▸ **PROBLEM**:
Copy the listing exactly; drop the pictures.

▸ **DATA EXTRACT**:
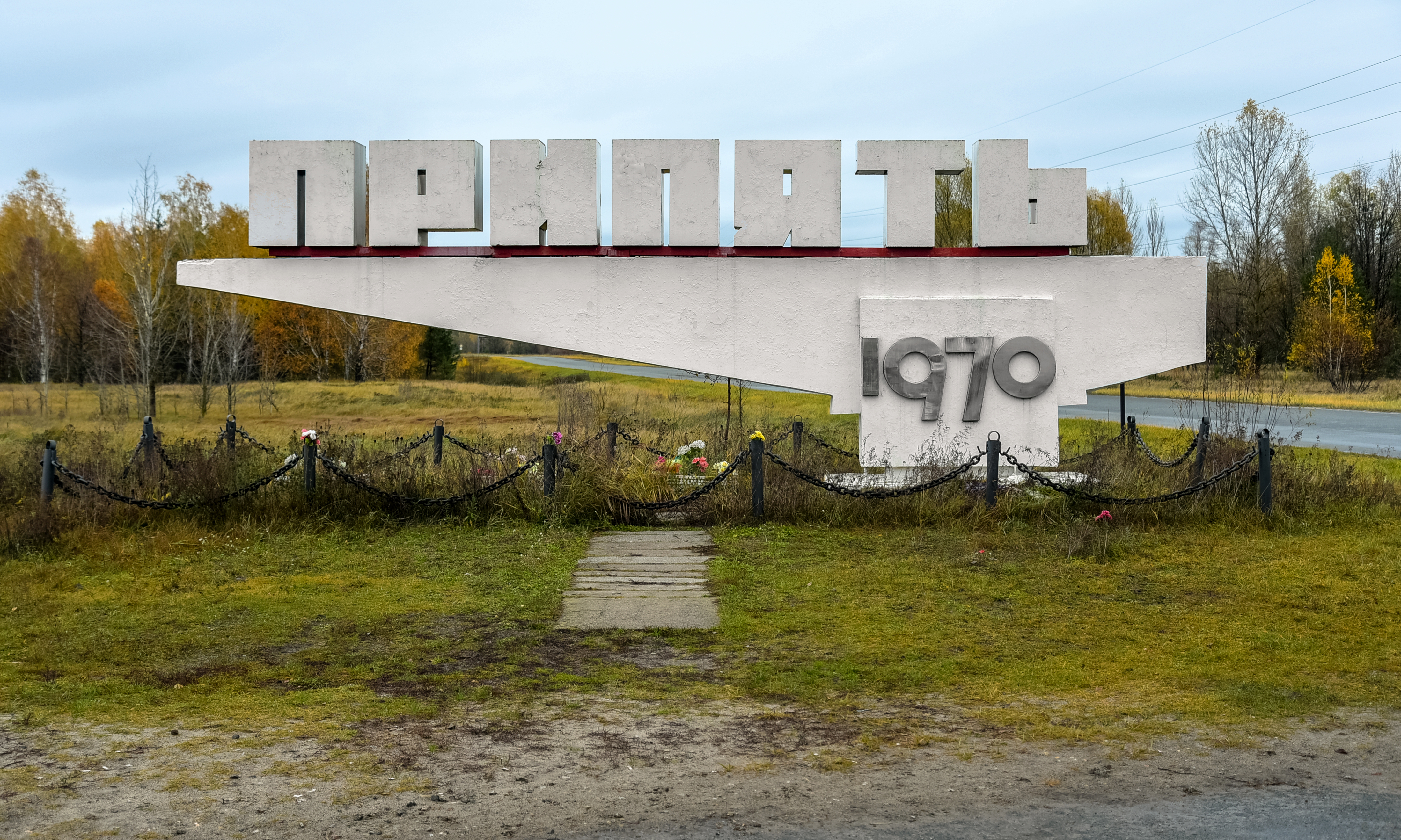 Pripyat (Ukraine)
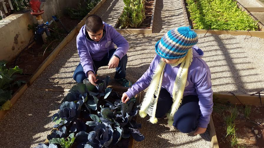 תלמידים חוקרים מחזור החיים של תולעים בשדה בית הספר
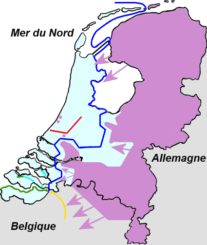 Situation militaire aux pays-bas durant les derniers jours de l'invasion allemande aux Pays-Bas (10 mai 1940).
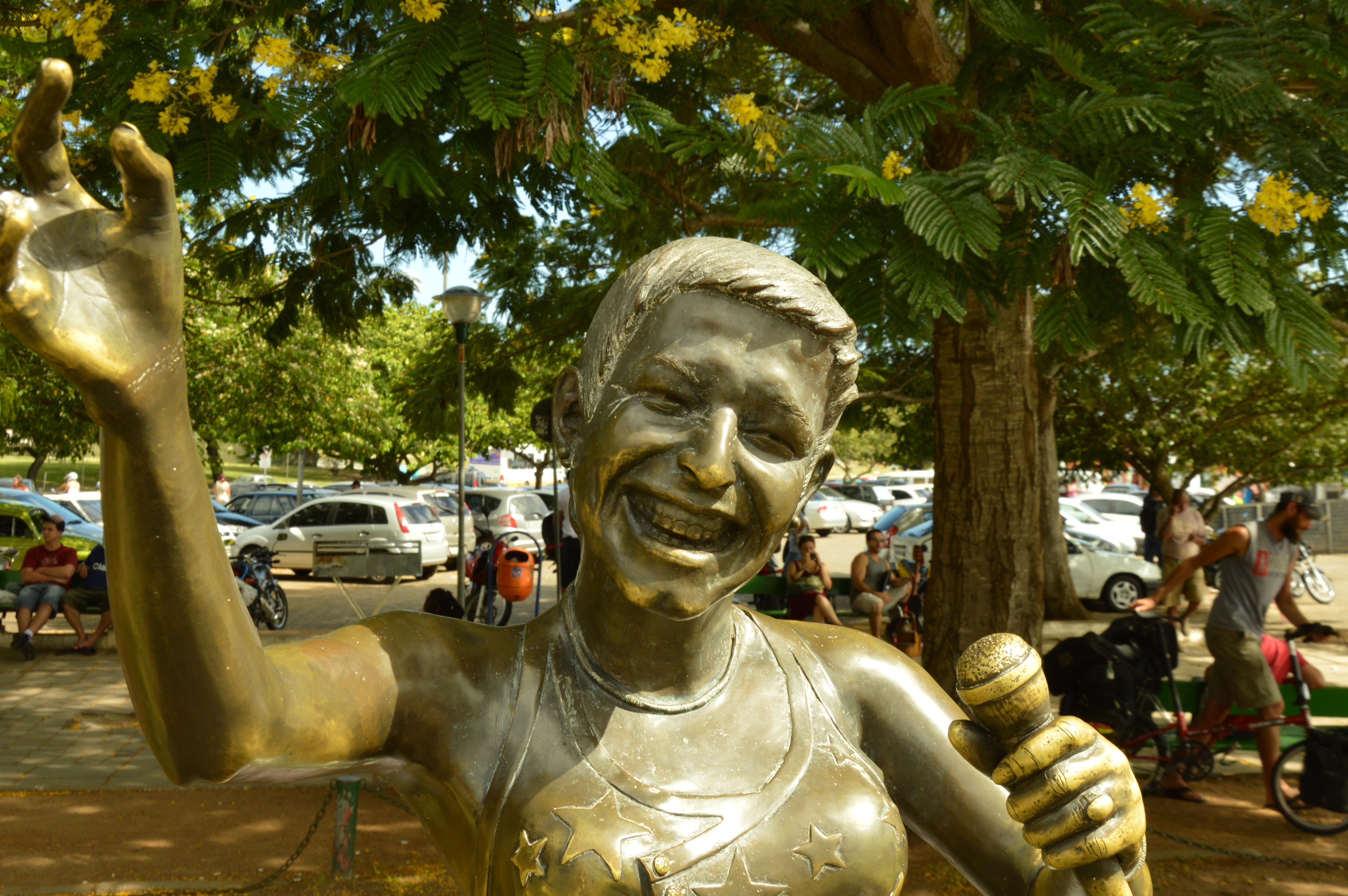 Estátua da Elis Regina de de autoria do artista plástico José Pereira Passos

▸ **WRITTEN ANSWER**:
 Pripyat (Ukraine)
 תלמידים חוקרים מחזור החיים של תולעים בשדה בית הספר
 Situation militaire aux pays-bas durant les derniers jours de l'invasion allemande aux Pays-Bas (10 mai 1940).
 Estátua da Elis Regina de de autoria do artista plástico José Pereira Passos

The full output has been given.